Губы девушки предательски задрожали в улыбке. Исподлобья взглянув на отца и увидев, что тот даже не думает на нее сердиться, Ашхен бросила разыгрывать из себя покорную дочь и кивнула.
— Вот и славно, — сказал светлейший. — Да, дитя, он желает и, как я слышал, влюблен в тебя не на шутку. Если тебе это по нраву — что же, так тому и быть!
Ашхен звонко рассмеялась и обвила руками шею отца, покрывая его щеки поцелуями. Фаиз ей и вправду очень понравился. А шафи ан Махшуд, наблюдая за этой сценой сквозь тайное отверстие в стене, хитро замаскированное складками парчовых драпировок, удовлетворенно улыбнулся. Дело было сделано.

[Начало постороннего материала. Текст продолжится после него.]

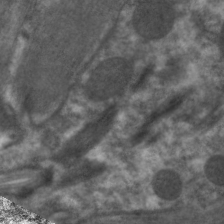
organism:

Спустя неделю — к чему тянуть? — Фаиз ан Фарайя взял в жены любимую дочь Селима Тринадцатого, и вскоре уже весь гарем, от старшей жены до последней наложницы, исходил жгучей завистью к счастью принцессы Ашхен. Как иначе? Ей позволили самой выбрать себе мужа, и мало того, что означенный муж хорош был со всех сторон, так он еще и буквально носил ее на руках! Ее имя не сходило с его губ, он каждую свободную минуту проводил рядом с ней, а стоило принцессе обмолвиться о чем-то, чего ей хочется, как оно тут же у нее появлялось. Драгоценные украшения, редчайшие ткани и кружева, даже живой тигренок — шахри ан Фарайя не жалел золота, лишь бы порадовать супругу. Не жалел он и любви: он называл ее своей единственной, он клялся всеми богами, что никогда не возьмет себе ни второй жены, ни даже наложницы, он заботился о ее удовольствии, когда они оставались наедине… Ашхен сияла, светлейший аль-маратхи радовался за дочь, а его первый советник молча скрипел зубами. Победа осталась за шафи ан Махшудом. Даже слухи о порочных пристрастиях его ученика, что сиятельный шауки действительно распускал устами своих приверженцев, делу не помогли — да и мало кто им верил, видя счастливую улыбку Ашхен и горящие страстью глаза Фаиза. Все ночи они проводили вместе. И рабыни принцессы, среди которых не одна и не две на самом деле служили Рифат-ан-Кериму, в голос вздыхали о том, как повезло их молодой госпоже. Ее супруг был воистину неутомим. Какие мужчины? Сплетни, досужие сплетни завистников — и ничего больше!